I’m sure that all readers of this blog have faced health issues and other curve balls.   How have you turned the lemons into lemonade and used the event to make your life more rewarding?  What strategies were helpful as you moved through difficult period of your life?  Please provide your comments and ideas as I will need a lot of help and support in the coming weeks and months.  Your comment will also help others who are facing their own curve balls and overcoming unplanned life issues.  If you don’t want me to publish your comments, I promise to keep them private.
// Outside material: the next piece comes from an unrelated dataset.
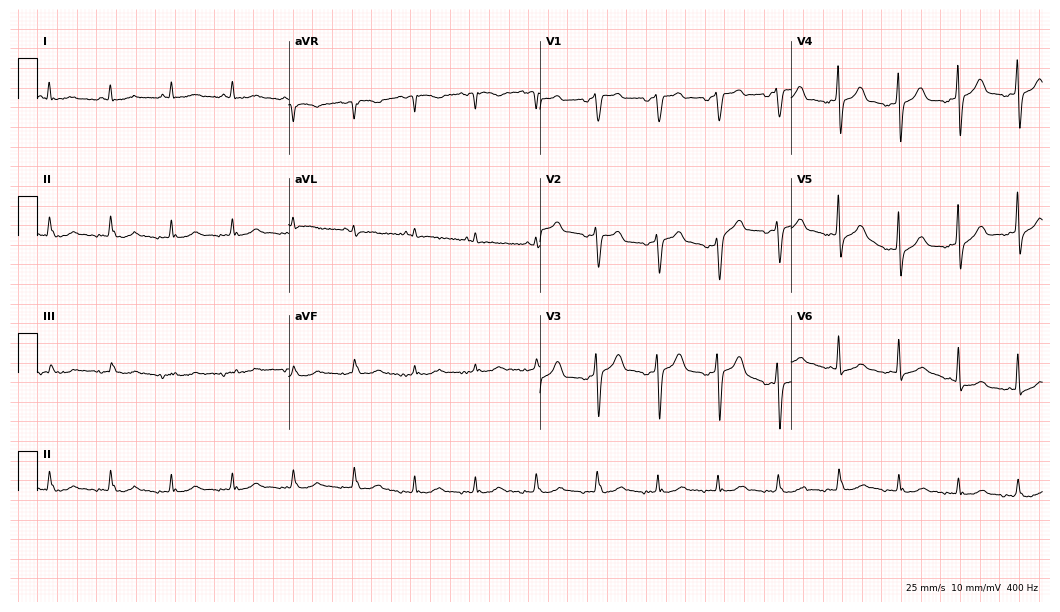
12-lead ECG from a 71-year-old male. Labelled as a normal ECG.
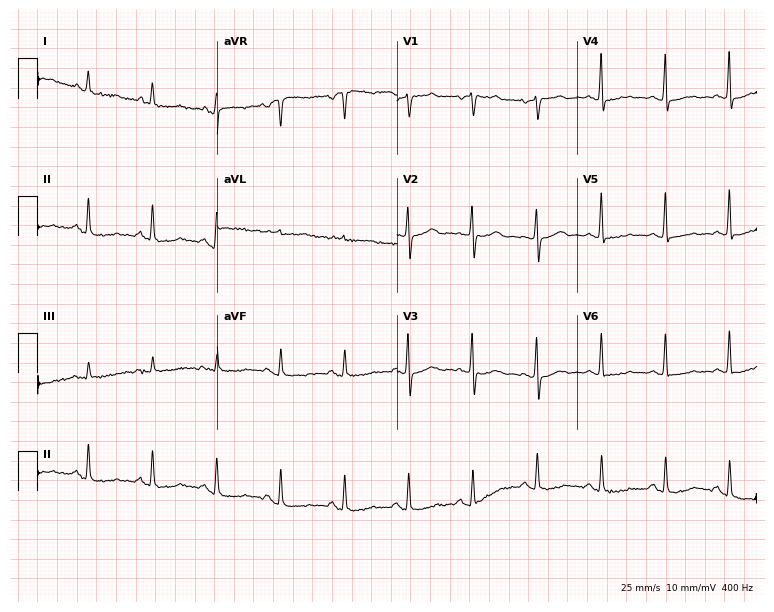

Thank you for reading this post.  If you like my blog, please become a subscriber, email the posts to others or tell others about this blog.    I appreciate your interest.  Sincerely, Jeanette

One Reply to “Curve Ball”

  1. Phyllis Lovell says: Reply

    4 years ago my still young and very fit husband went in for routine surgery to deal with a polyp. Things went horribly wrong and after a month long hospital stay and many intrusive and painful procdures/surgery and a recovery that took years we can finally say he is well.
    It seemed worse than bad luck or lemons at the time but it has in fact been a gift. While very ill I watched him with his adult sons and saw a tenderness and physical affection with each other that men don’t typically share. This has continued beyond recovery. Dave also without effort conquered his addiction to cigarettes — a fact that most of us who know and love him are still amazed by. This turn of events will add years to his life and is celebrated as a very happy consequence to a very bad experience.
    We can never anticipate what we will gain by any lived experience. I have learned to always expect the ‘good’. I look for the positive and I celebrate it

    I don’t know what happy consequence awaits you as you face hip surgery. I am confident that you will thrive and recover and life will be good.